Dataset items
* * * *

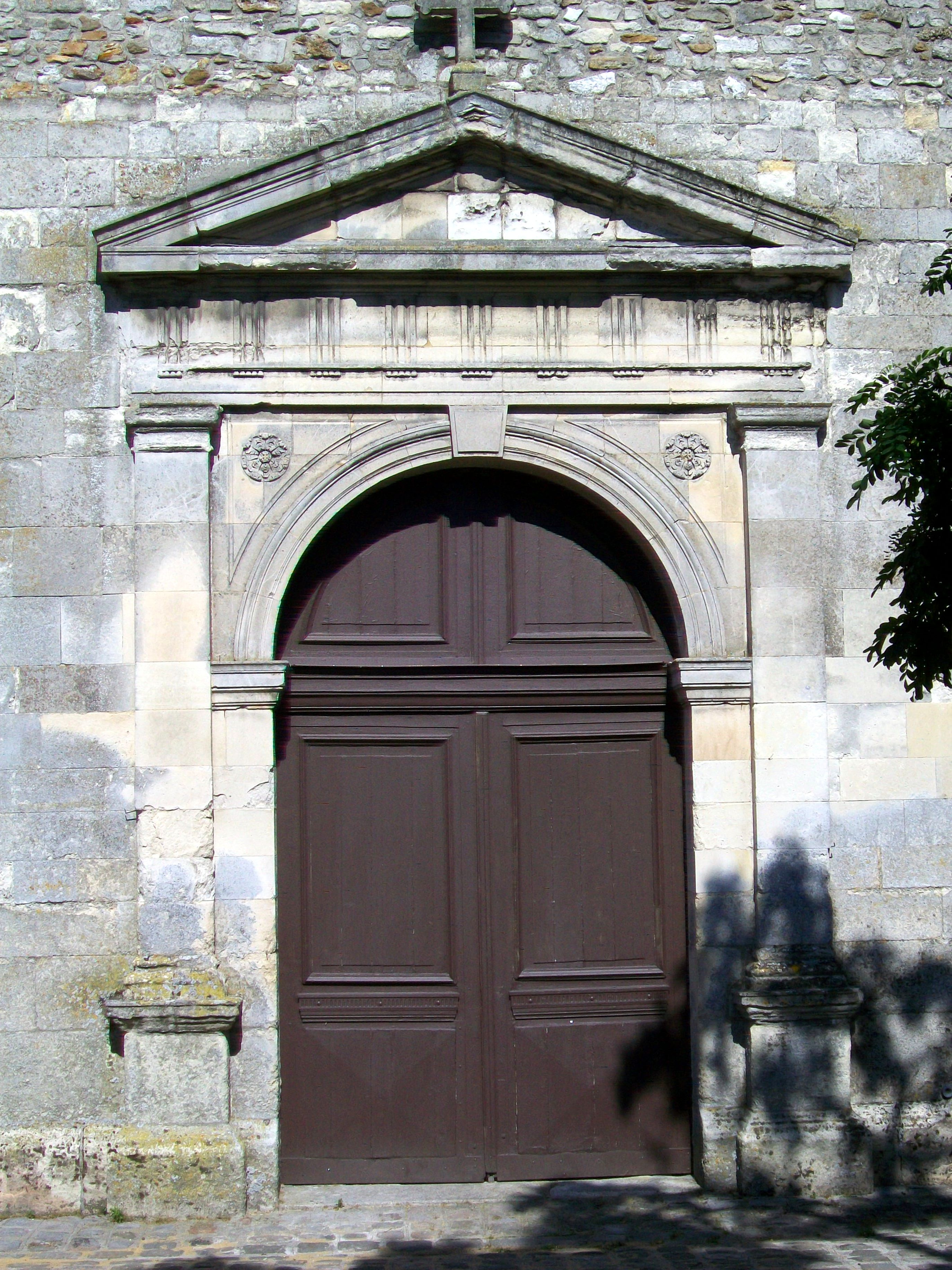 Le portail Renaissance de l'église Saint-Martin.
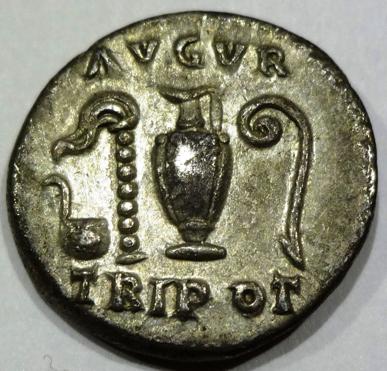 Rückseite eines Denar Vespasians mit dem Titel AVGVR und dem Hinweis auf die Tribunizische Macht (TRI[BUNICIA] POT[ESTAS]) des Kaisers. Abgebildet sind priesterliche Geräte. Diese Münzbeschriftung wurde für Vespasian zwischen den Jahren 71 und 73 eingesetzt (so RIC 2,12, S. 108, Anm. 132 zu Nr. 698).
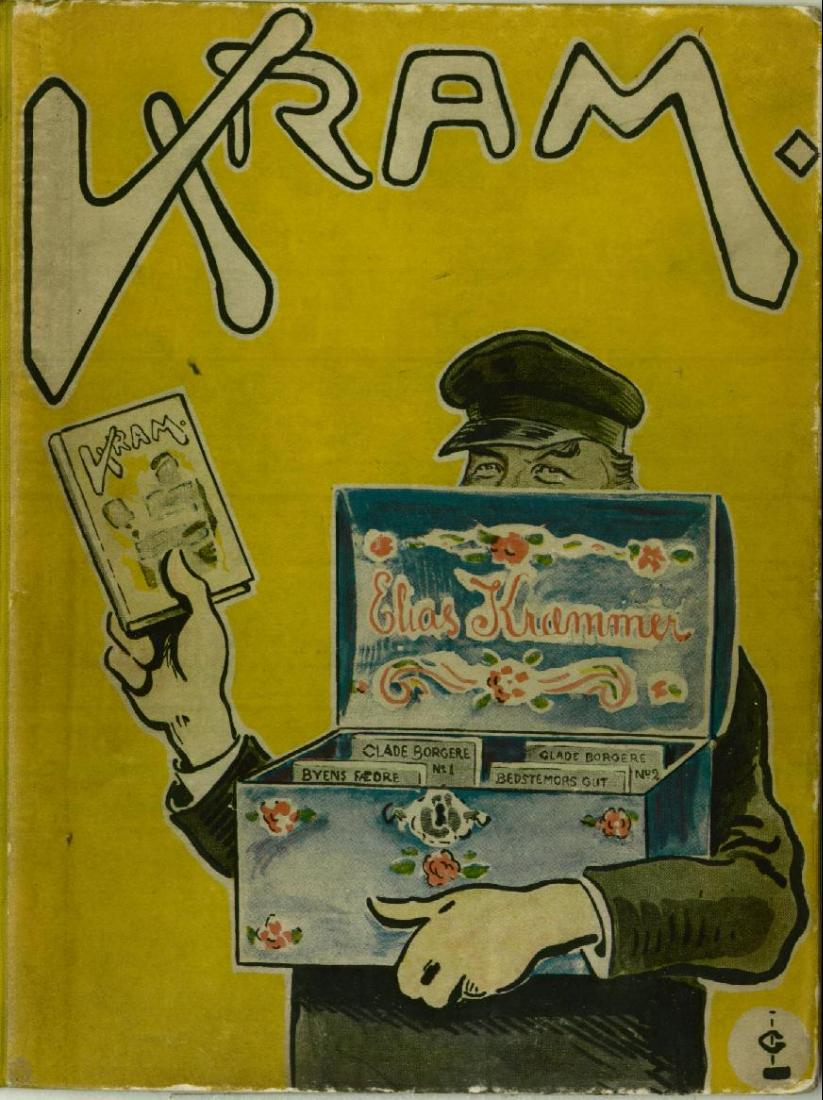 Omslaget til Elias Kræmmers Kram fra 1904. Tegning av Gustav Lærum.
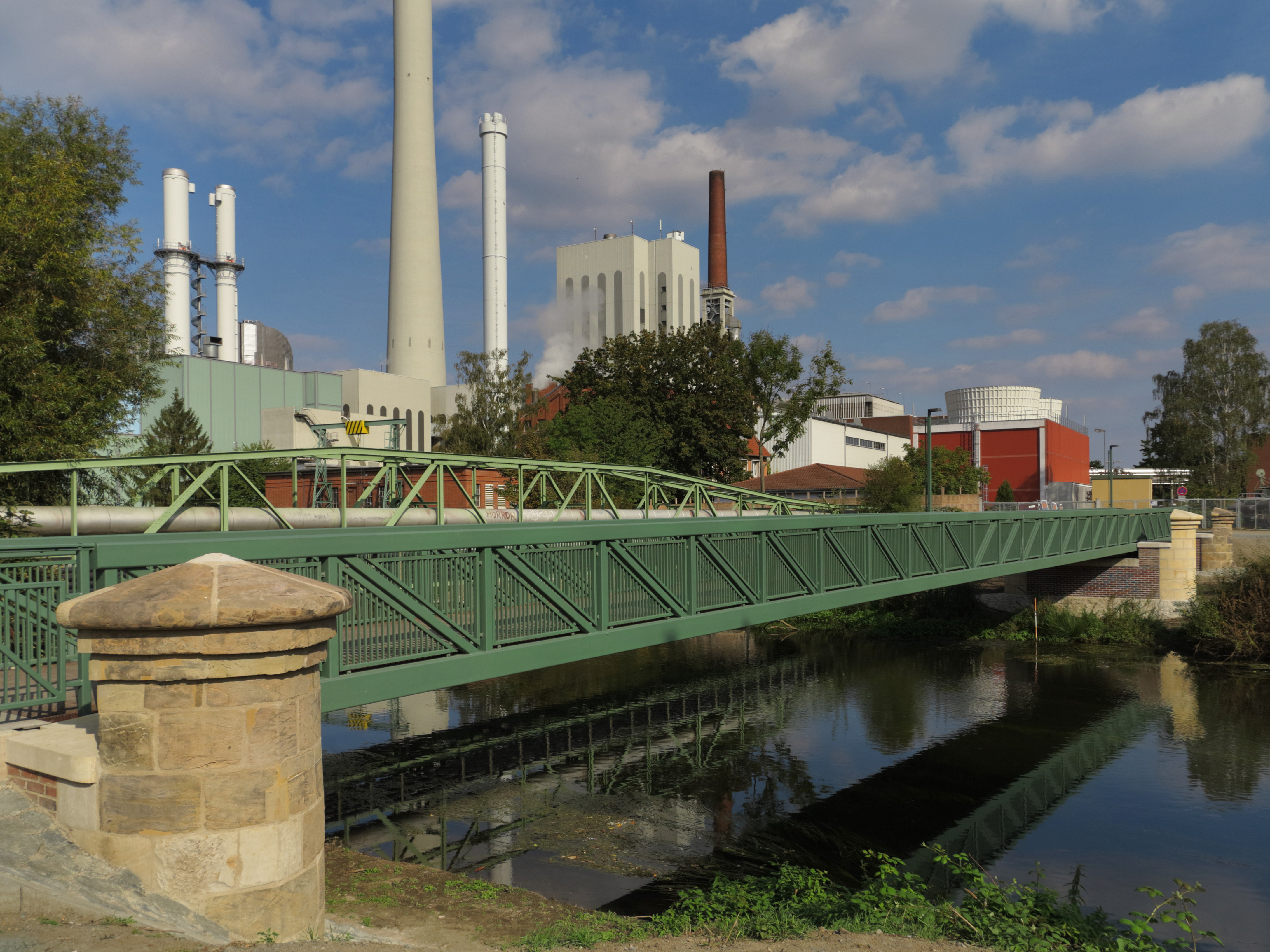 Braunschweig: die 54 Meter lange Stahlfachwerkbrücke, die im Verlauf des Braunschweiger Ringgleises die Oker überquert. Die Fußgängerbrücke hat eine begehbare Breite von 3 Metern. Sie wurde am 19. September 2016 eröffnet und hat 850000 Euro gekostet.
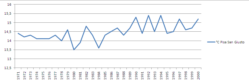 Stazione meteorologica di Pisa San Giusto: andamento della temperatura media annua dal 1971 al 2000
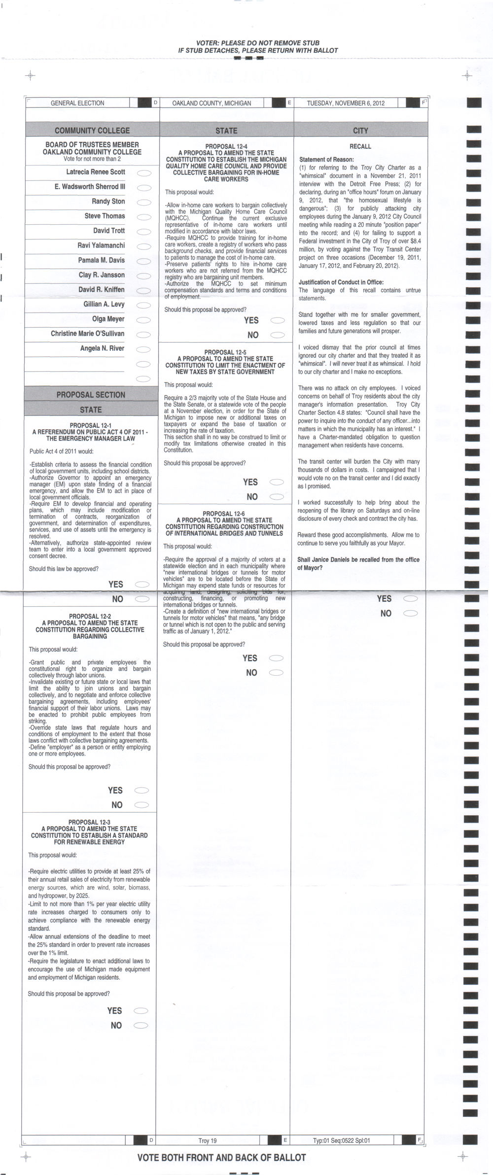 Rückseiteseite des Stimmzettels zur „General Election 2012“ am 6. November 2012 in Troy (19. Wahlbezirk)
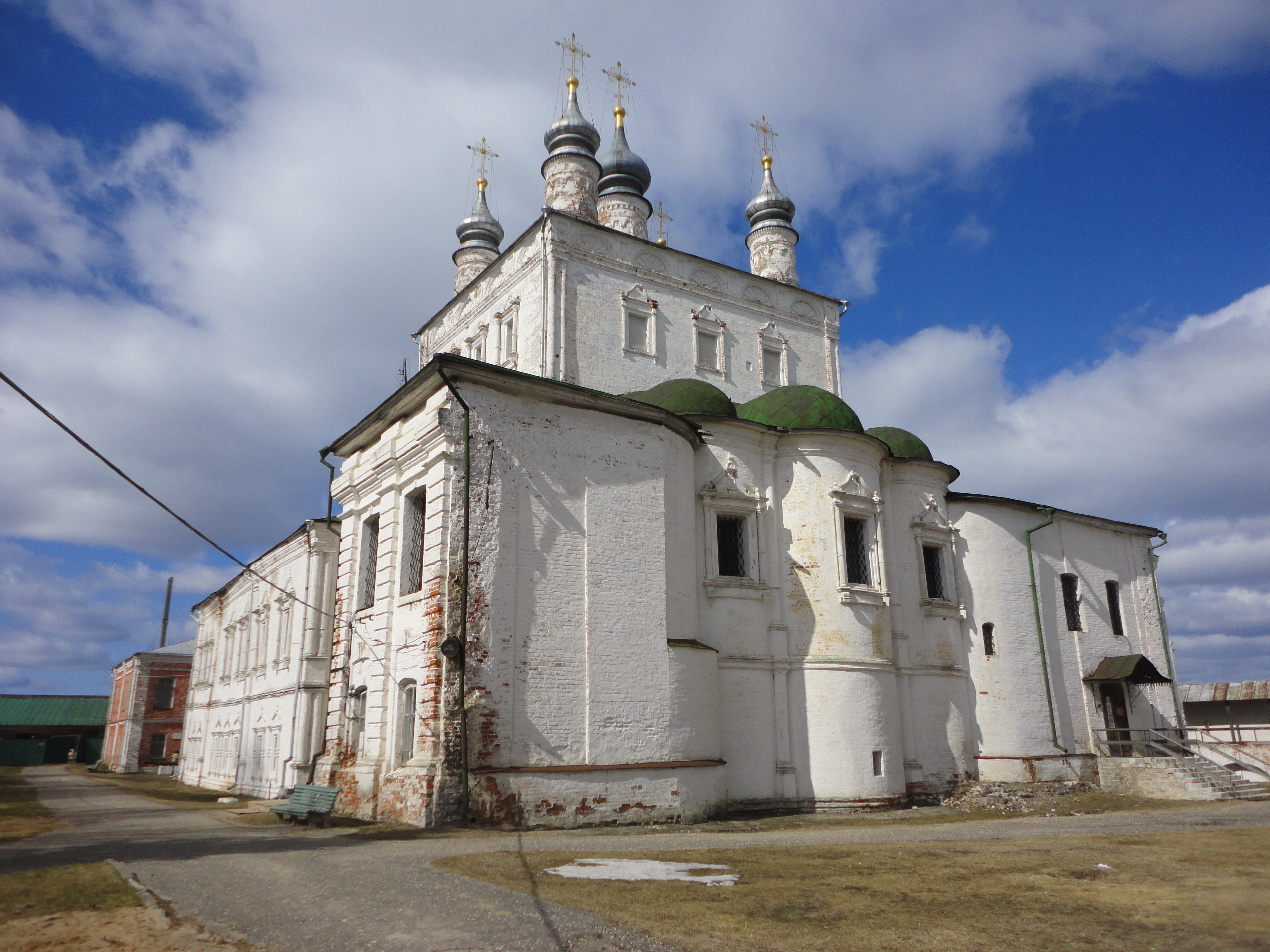 Переславль-Залесский историко-архитектурный и художественный музей (музейный комплекс): Переславль-Залесский, Ярославская область

* * * *

**The task:** An exact copy is needed of the stretch above that opens with the line containing "Braunschweig: die 54" and closes with the line containing "Rückseiteseite des Stimmzettels"; the pictures are not part of it.

**Result:**
 Braunschweig: die 54 Meter lange Stahlfachwerkbrücke, die im Verlauf des Braunschweiger Ringgleises die Oker überquert. Die Fußgängerbrücke hat eine begehbare Breite von 3 Metern. Sie wurde am 19. September 2016 eröffnet und hat 850000 Euro gekostet.
 Stazione meteorologica di Pisa San Giusto: andamento della temperatura media annua dal 1971 al 2000
 Rückseiteseite des Stimmzettels zur „General Election 2012“ am 6. November 2012 in Troy (19. Wahlbezirk)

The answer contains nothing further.